Rugby has already learned to retrieve the newspaper each morning to bring to his new adoptive family! It took very little time for Rugby to unpack his bags and settle right into his third—and final—home. 
Four-year-old Rugby was one of two dogs surrendered to YGRR when their second owner found himself working long hours with little time to give to the dogs. Their original owners had given them up because of a divorce in the family. When Rugby was taken to the YGRR veterinarian, he was found to be thin but otherwise healthy. He was neutered, tattooed, given a much needed dentistry and brought to Riverview.
Rugby didn’t have to wait long to meet his perfect match. A beautiful 10-year-old Golden girl named Shayna brought her “parents” to meet Rugby and he quickly became part of their family. Now, along with his daily newspaper duties, Rugby takes long walks by the ocean and enjoys busy days with his new family. The third home was the charm for this handsome Golden boy!


----------



## Rob's GRs (Feb 25, 2007)

Wow what a great looking boy. What a shame he was passed from home to home. I hope he has finally found his forever home.


----------



## Miss Happy (Dec 22, 2007)

Sweet Katie was a rescue but now in her forever home - she also delivers papers and mail. Rugby looks like a sweetheart and I love his name.


----------



## Ljilly28 (Jan 22, 2008)

His soft, happy expression behind the blue newspaer wrapper made me smile. I bet he was all wags and proud. 

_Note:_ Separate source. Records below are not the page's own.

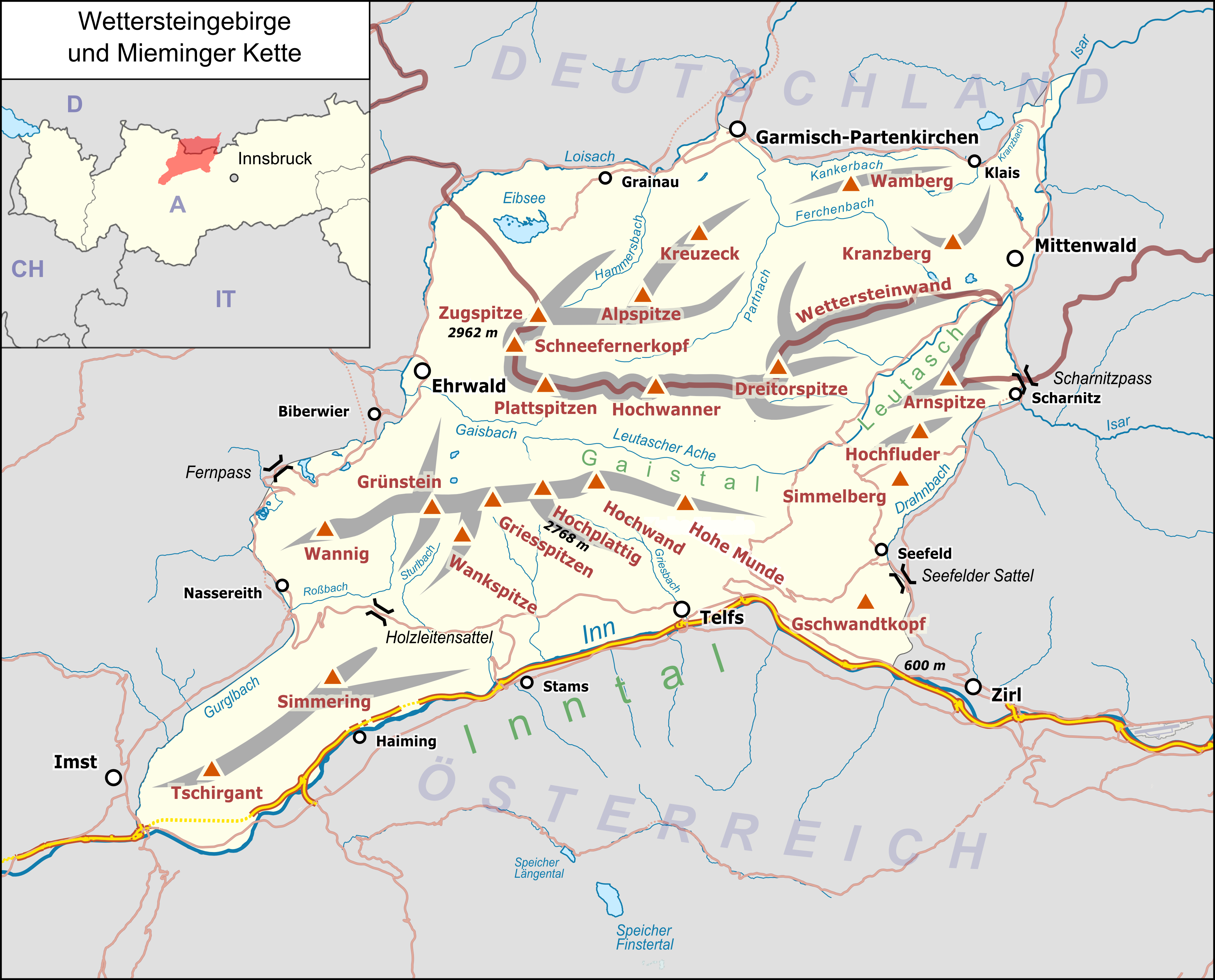 Übersichtskarte der Wettersteingebirge und Mieminger Kette
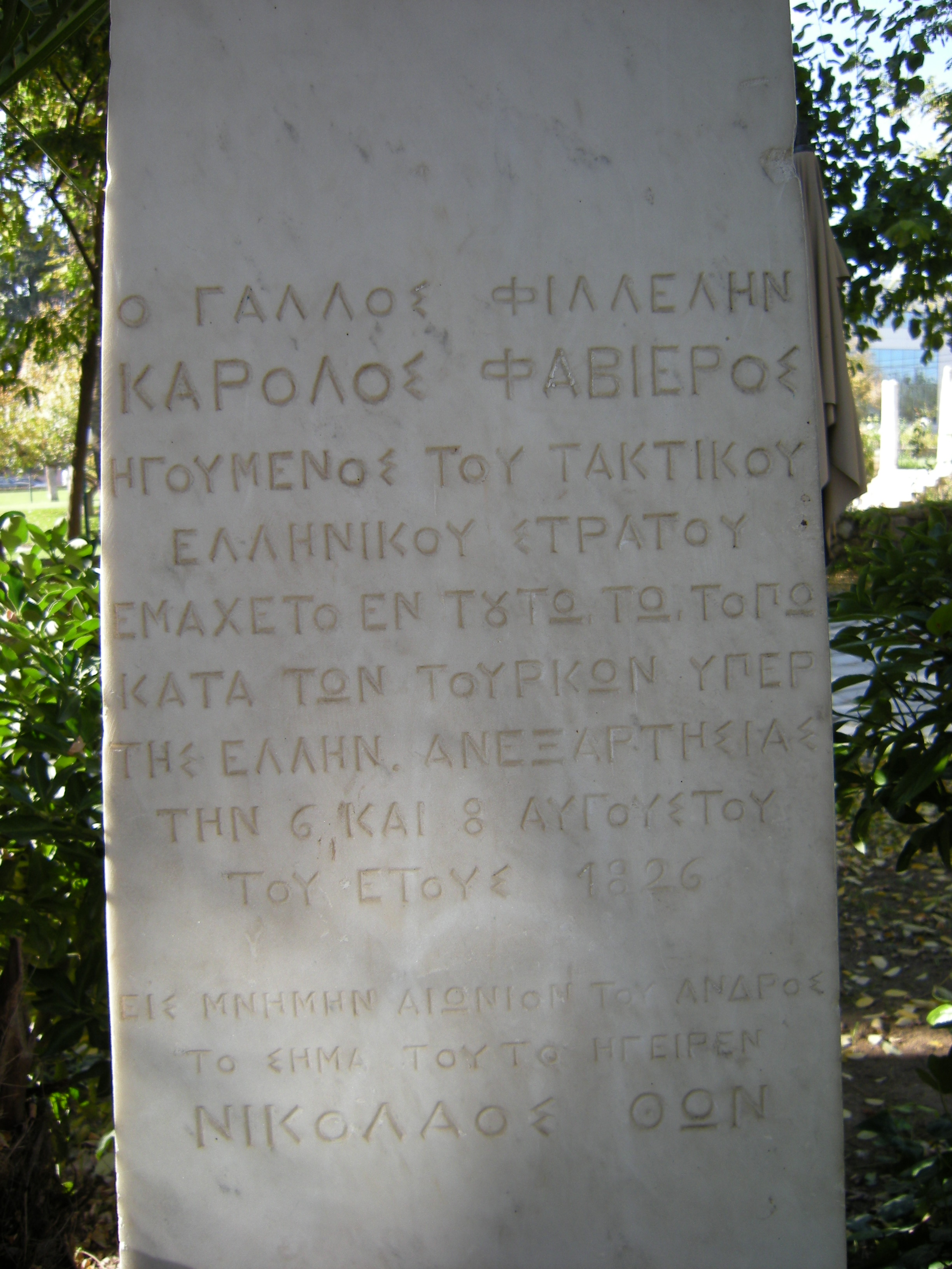 Το Μνημείο Κάρολου Φαβιέρου είναι ίσως το παλιότερο μνημείο του Χαϊδαρίου, αφού φιλοτεχνήθηκε με πρωτοβουλία του Νικολάου Θων προς τιμήν του φιλέλληνα Κάρολου Φαβιέρου για την συμβολή του στις μάχες του Χαϊδαρίου στις 6 και 8 Αυγούστου 1821. Σήμερα η προτομή είναι αποκομμένη από την μαρμάρινη στήλη, η οποία συνεχίζει να κοσμεί τον περίβολο της έπαυλης Παλατάκι ,μπροστά από το αναψυκτήριο «Ιστορικόν». Το στηθαίο του μνημείου βρίσκεται σήμερα στην αίθουσα Δημοτικού Συμβουλίου στο νέο Δημαρχείο ,αφού υπέστη εργασίες συντήρησης.
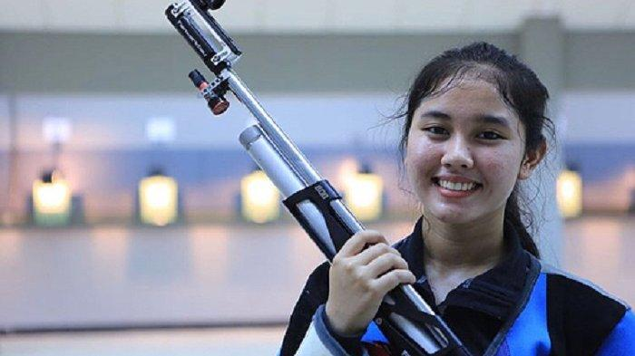 Vidya Rafika Rahmatan Toyyiba, atlet tembak asal Kabupaten Bekasi raih medali emas cabang olahraga tembak di ajang SEA Games 2019 di Filipina, Selasa (3/12/2019).
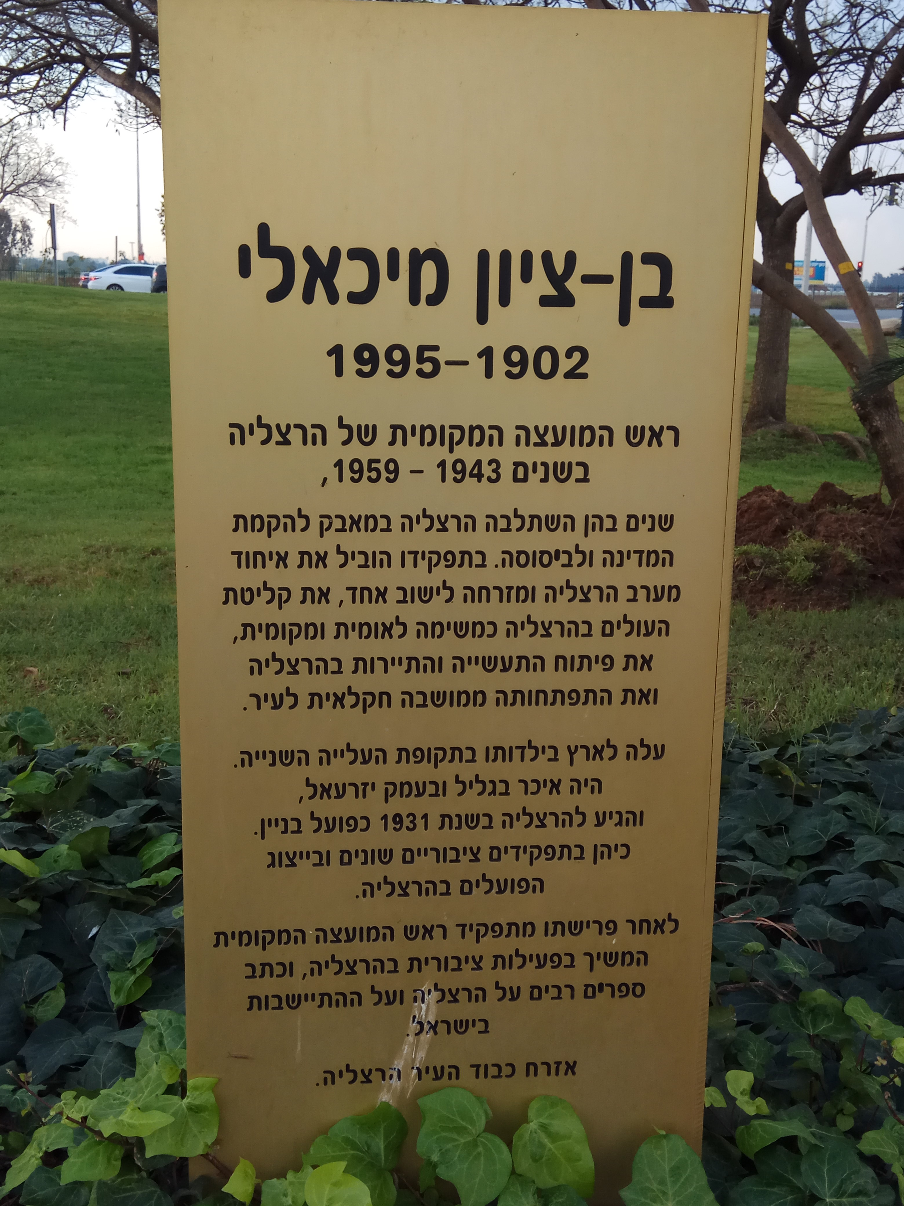 שלט הנצחה לבן ציון מיכאלי בהרצליה, ליד קניון שבעת הכוכבים
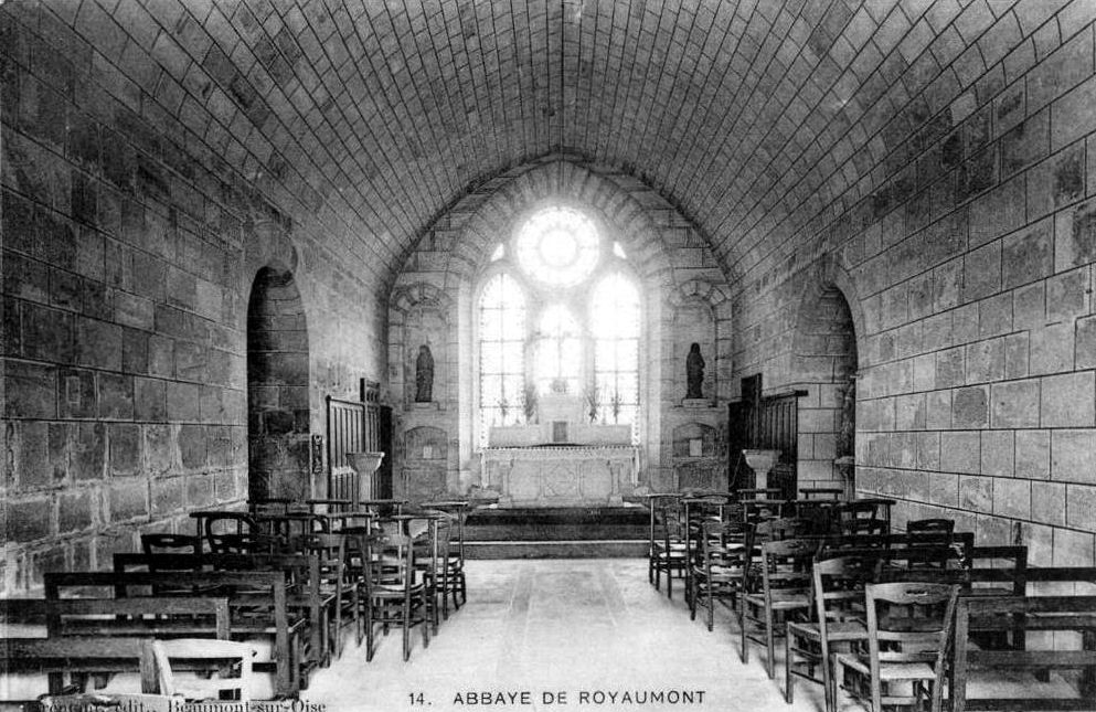 La chapelle du Sacré-Cœeur aménagé provisoirement dans l'ancienne sacristie en 1865, par les Oblats.
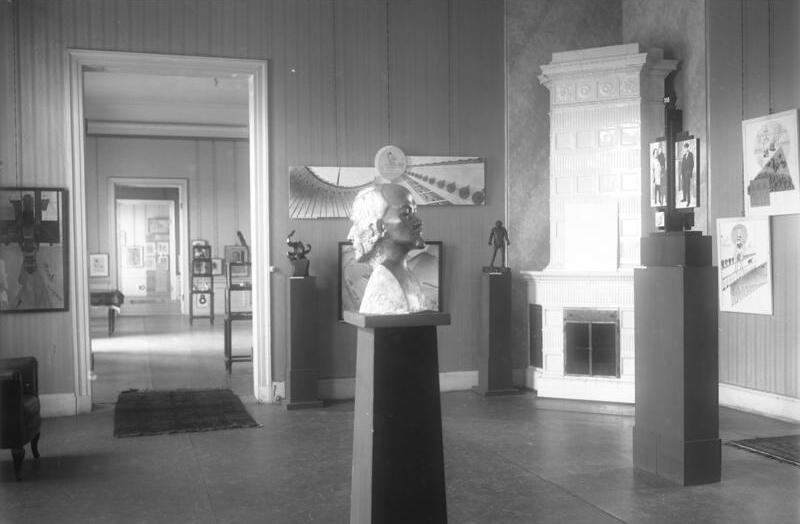 Die Eröffnung der grossen Berliner Kunstausstellung im Schloss Bellevue! Ein Blick in die grosse Berliner Kunstausstellung. Im Vordergrund der Raum der Abstrakten mit ihrer Ausstellung alte und neue Form.
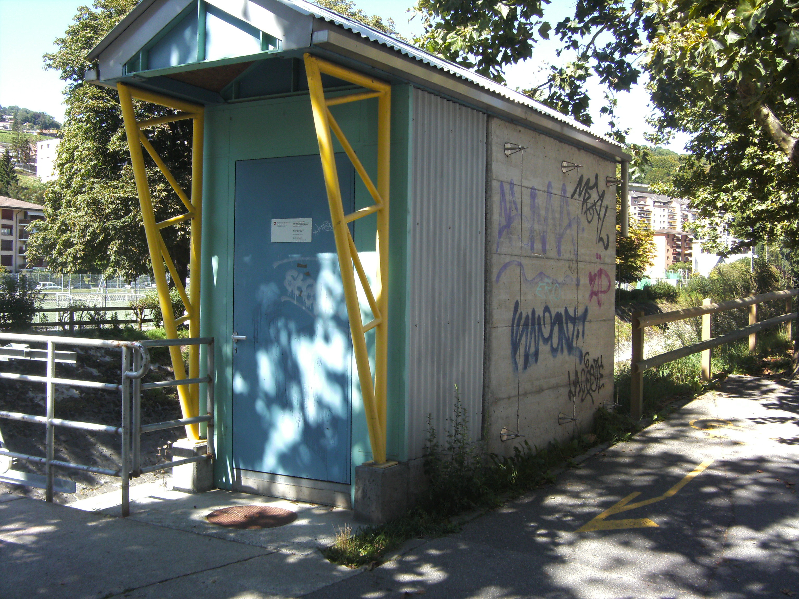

I support Yankee goldens's senior program every year, and so admire the good work.


----------



## MaddieMagoo (Aug 14, 2007)

He's so cute...he looks like a show Golden..in a way!!??


----------



## Karen519 (Aug 21, 2006)

*Rugby*

Rugby is just prescious!!!!


----------



## BeauShel (May 20, 2007)

Rugby is so handsome and I think the third home is going to be his last.


----------



## Heidi36oh (Feb 27, 2007)

He is beautiful, looks like he's home for sure.


----------



## 3 goldens (Sep 30, 2005)

Such a beautiful boy and I would say he has found his forever home, just hwat all dogs need.


----------



## Jackson'sMom (Oct 13, 2007)

It's just so nice to hear a happy ending once in a while. Thank you, YGRR!


----------